Gracieuseté Gouvernement du Canada
Malgré des nouvelles spectaculaires sur le mercure que peut potentiellement dégager la fonte du pergélisol, des scientifiques assurent que les inquiétudes sont prématurées. En effet, les recherches ne font que commencer.
La récente nouvelle que des affluents de la Peel et du Mackenzie contiennent des niveaux records de mercure total et de méthylmercure à cause de la fonte du pergélisol a fait la manchette de plusieurs médias, même hors des Territoires du Nord-Ouest.
La haute teneur en mercure du pergélisol est établie. Mais à quel degré ?
Des chercheurs de l’Université du Colorado ont effectué des prélèvements dans le pergélisol en Alaska. À partir des résultats obtenus, ils ont déduit que le pergélisol de l’hémisphère nord contient environ 56 millions de litres de mercure, soit deux fois plus que dans tout le reste des sols, des océans et de l’atmosphère réunis. Cette étude a été publiée en février dans le Geophysical Research Letters.
Préliminaires
« C’est une première évaluation, souligne Steve Kokelj, un spécialiste ténois du pergélisol, qui a collaboré à l’étude de l’Université de l’Alberta sur les affluents de la Peel et du Mackenzie. Les chiffres seront raffinés avec le temps et on se rendra compte si la quantité de mercure a été surestimée ou sous-estimée. »
Le chercheur à l’emploi du gouvernement des Territoires du Nord-Ouest rappelle qu’il y a quelques décennies à peine, on ignorait même que le pergélisol allait fondre. À fortiori, on n’avait aucune idée de ce qu’il recelait.
« Des études comme ça, c’est de la nouvelle information, dit-il. Il y a dix ans, on ne pensait même pas à mesurer ça. »
Steve Kokelj souligne aussi qu’il ne faut pas projeter sur l’ensemble de l’Arctique les niveaux élevés de mercure mesurés lors de l’étude de l’Université de l’Alberta.
Les chercheurs, explique-t-il, ont travaillé sur le Plateau Peel parce que c’est un point chaud pour les changements de paysage. Ce plateau contient 40 mètres de glace datant de l’ère glaciaire, et ses pentes peuvent amener beaucoup de sédiments dans les ruisseaux.
« Ça ne va pas arriver dans la rivière Yellowknife », explique Steve Kokelj.
Développement
M. Kokelj est d’avis que la question du mercure dans le pergélisol deviendra un axe de recherche de plus en plus important dans les années à venir.
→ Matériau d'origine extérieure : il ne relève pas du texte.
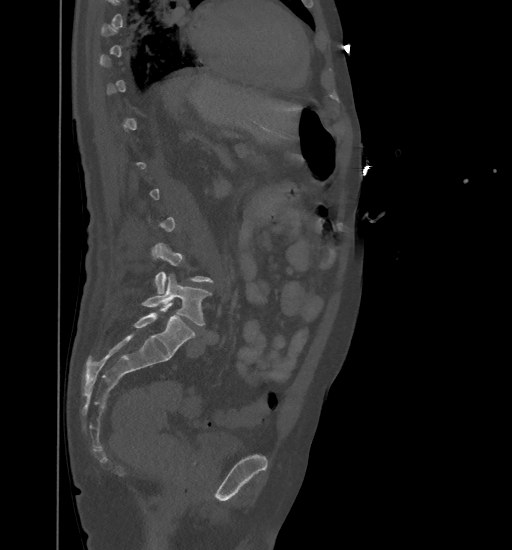
CT, spine; sagittal view; the image spans 461 mm across

Bounding boxes as [x1, y1, x2, y2] in pixel coordinates.
Not every vertebra on this slice has a box: a vertebra is boxed only from the first to the last slice where its cross-section is at least a third of its largest, and this slice is outside that range for at least one of them.
L4: [153, 242, 213, 293]
L5: [141, 274, 212, 326]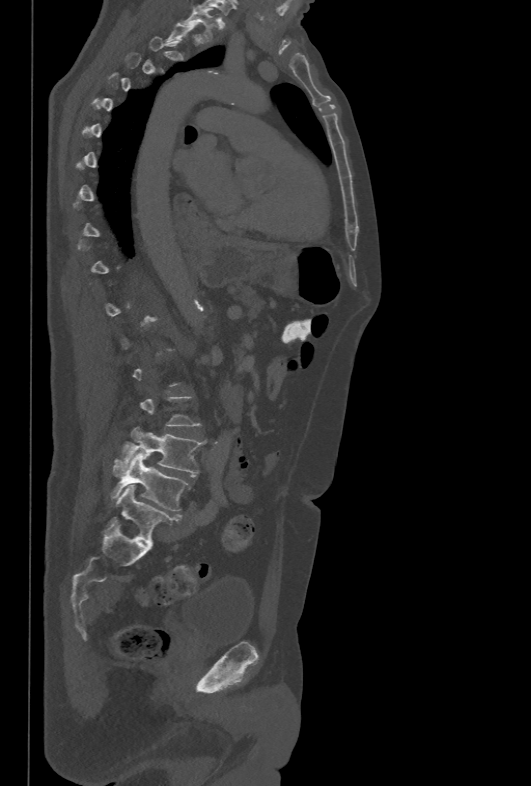
Spine computed tomography; sagittal view; Bone window (WL 400, WW 1800)

Each row gives a vertebra's box as x1, y1, x2, y2 in pixels: top-left corner, then bottom-right corner.
A vertebra gets a box only on the slices from the first to the last where its cross-section is at least a third of its largest; on a slice outside that range it gets none.
| vertebra | x1 | y1 | x2 | y2 |
|---|---|---|---|---|
| T1 | 184 | 9 | 215 | 39 |
| L4 | 113 | 427 | 204 | 476 |
| L5 | 110 | 455 | 189 | 511 |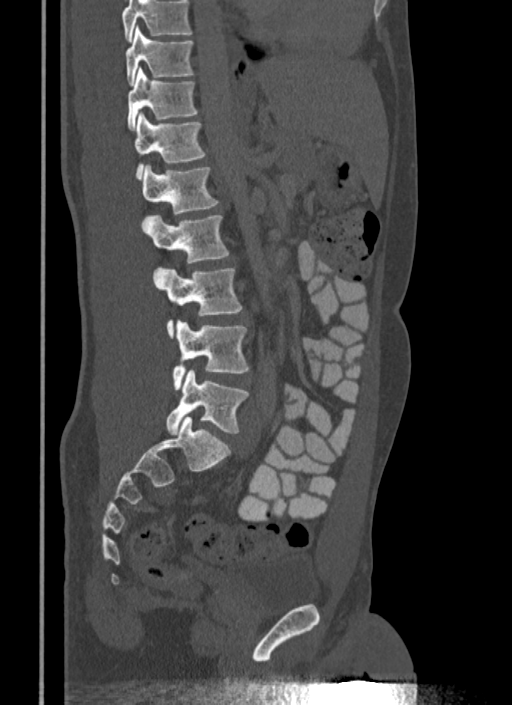
CT. sagittal view. image width 340 mm
Boxes are (x1, y1, x2, y2) in pixels.
A vertebra cut off by the top edge of the scan is not labeled and has no box.
Vertebra bounding boxes:
- T10: (126, 26, 195, 85)
- T11: (128, 68, 198, 130)
- T12: (134, 111, 205, 177)
- L1: (143, 164, 219, 223)
- L2: (146, 215, 229, 263)
- L3: (153, 268, 241, 335)
- L4: (173, 321, 249, 389)
- L5: (165, 370, 249, 434)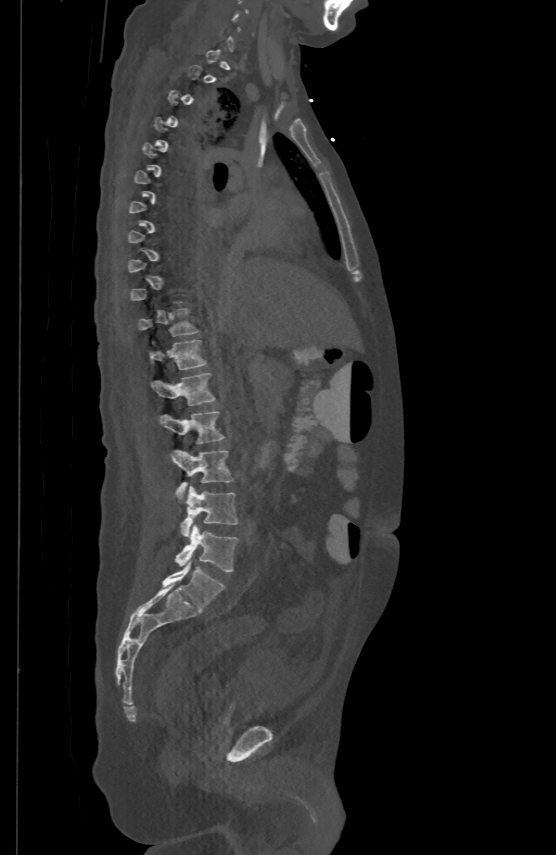

Computed tomography of the spine — sagittal view — Bone window (WL 400, WW 1800)
A vertebra is boxed only from the first to the last slice where its cross-section is at least a third of its largest; slices outside that range leave it without a box.
<vertebrae><v name="T11" x1="138" y1="307" x2="199" y2="335"/><v name="T12" x1="149" y1="339" x2="206" y2="369"/><v name="L1" x1="151" y1="372" x2="215" y2="404"/><v name="L2" x1="160" y1="410" x2="225" y2="444"/><v name="L3" x1="171" y1="450" x2="233" y2="497"/><v name="L4" x1="180" y1="486" x2="238" y2="536"/><v name="L5" x1="176" y1="525" x2="238" y2="572"/></vertebrae>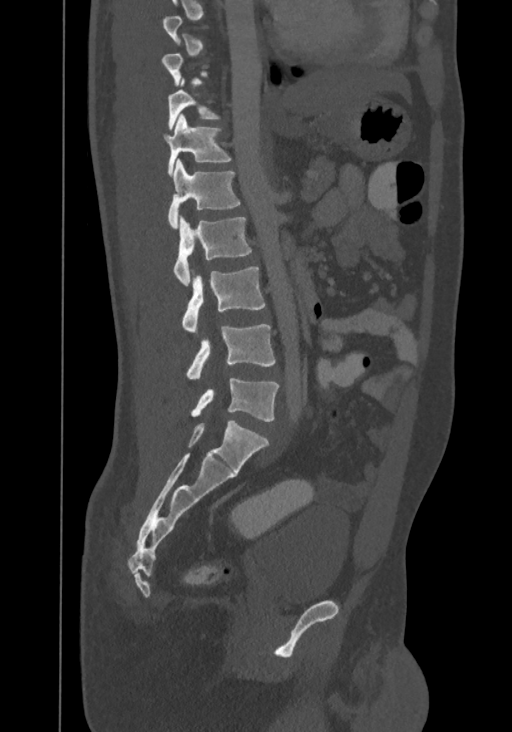

CT, spine; sagittal view; bone-window reconstruction; 512x732 px
Boxes are (x1, y1, x2, y2) in pixels.
A vertebra is boxed only from the first to the last slice where its cross-section is at least a third of its largest; slices outside that range leave it without a box.
The highest labeled vertebra in this scan is T8; the lowest is L4.
T10: (167, 78, 218, 128)
T11: (164, 114, 230, 175)
T12: (167, 159, 240, 228)
L1: (174, 215, 251, 287)
L2: (183, 266, 265, 333)
L3: (187, 324, 275, 379)
L4: (191, 378, 279, 421)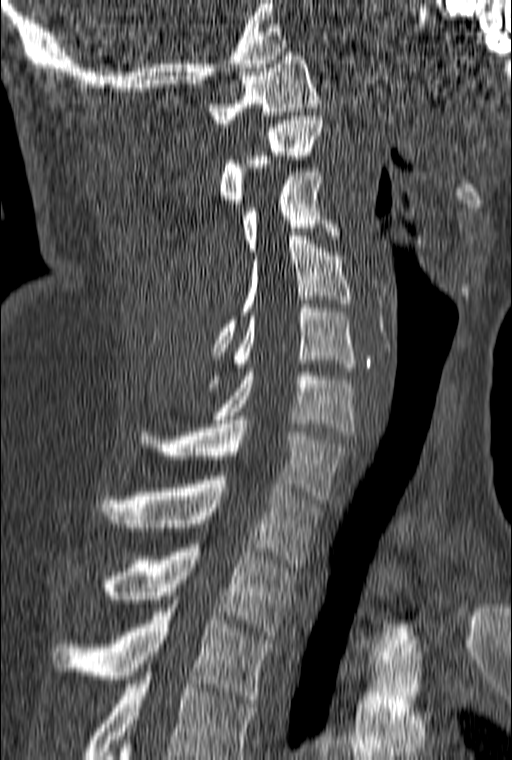 Computed tomography of the spine. sagittal reformat. bone window. 512x760 px
In this scan, the topmost labeled vertebra is C1 and the lowest is T3.
<vertebrae><v name="T3" x1="51" y1="604" x2="272" y2="703"/><v name="T2" x1="104" y1="544" x2="295" y2="635"/><v name="T1" x1="100" y1="476" x2="318" y2="567"/><v name="C7" x1="139" y1="420" x2="349" y2="503"/><v name="C6" x1="213" y1="368" x2="355" y2="435"/><v name="C5" x1="209" y1="304" x2="356" y2="387"/><v name="C4" x1="210" y1="236" x2="352" y2="355"/><v name="C3" x1="242" y1="168" x2="340" y2="251"/><v name="C2" x1="220" y1="116" x2="323" y2="207"/><v name="C1" x1="209" y1="52" x2="321" y2="127"/></vertebrae>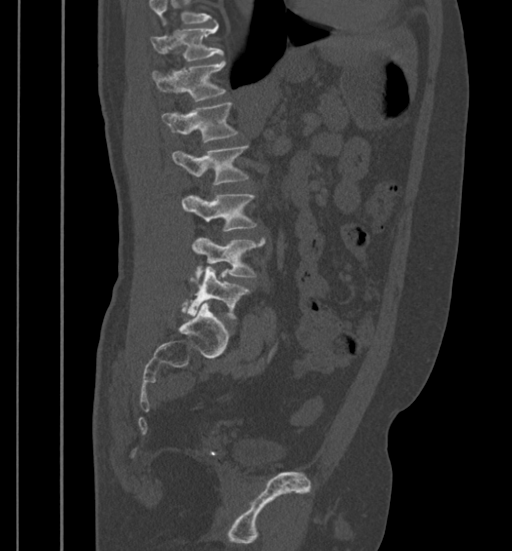

CT spine — sagittal view — bone-window reconstruction — 512x551 px
Boxes below are [x1, y1, x2, y2] in pixels.
Where the top of the scan cuts through a vertebra, that vertebra gets no label or box.
{"vertebrae":{"T11":[151,24,223,61],"T12":[151,60,225,100],"L1":[162,103,238,143],"L2":[172,146,248,185],"L3":[182,193,255,231],"L4":[191,237,264,277],"L5":[189,267,249,318]}}

Lui-même est davantage spécialisé dans les études de l’impact de la fonte du pergélisol sur les infrastructures. Il considère qu’il est important de bâtir des équipes de recherches multidisciplinaires pour étudier tous les aspects du phénomène, comme c’était le cas lors de l’étude de l’Université de l’Alberta aux TNO. Dans les ruisseaux abreuvant la Peel et le Mackenzie, on n’a pas seulement mesuré la quantité de mercure dans les sédiments, mais aussi, entre autres, le mouvement de ces sédiments. « Il faut quelqu’un qui observe comment les sédiments se déposent, comment ils sont enterrés, si le mercure est disponible pour les bactéries. Ce sont des questions importantes à poser. »
Toxicité
Lors de l’étude de l’Université de l’Alberta, le mercure libéré par la fonte du pergélisol ne s’est pas dissout dans l’eau : il est resté attaché aux sédiments, dit Steve Kokelj.
Mais les choses ne s’arrêtent pas là pour autant, explique l’auteure principale de cette étude, la biogéochimiste Kyra St.Pierre.
Les caractéristiques géologiques des sédiments influencent la transformation du mercure – ou non – en méthylmercure, un neurotoxique constituant la forme la plus dangereuse du mercure trouvé dans la nature en quantités mesurables.
Certains types de sédiments favorisent la vie de bactéries qui transforment le mercure en méthylmercure. Ce rôle de la géologie demeure à approfondir.
« Beaucoup de recherches ont été faites récemment dans la communauté des microbiologistes pour voir si la transformation du mercure en méthylmercure est répandue chez les bactéries, ajoute Kyra St.Pierre. On sait de plus en plus quelles bactéries sont capables de cette transformation. C’est encore une question ouverte pour la recherche. »
Le lieu où les sédiments se déposent a également un impact sur la transformation éventuelle du mercure.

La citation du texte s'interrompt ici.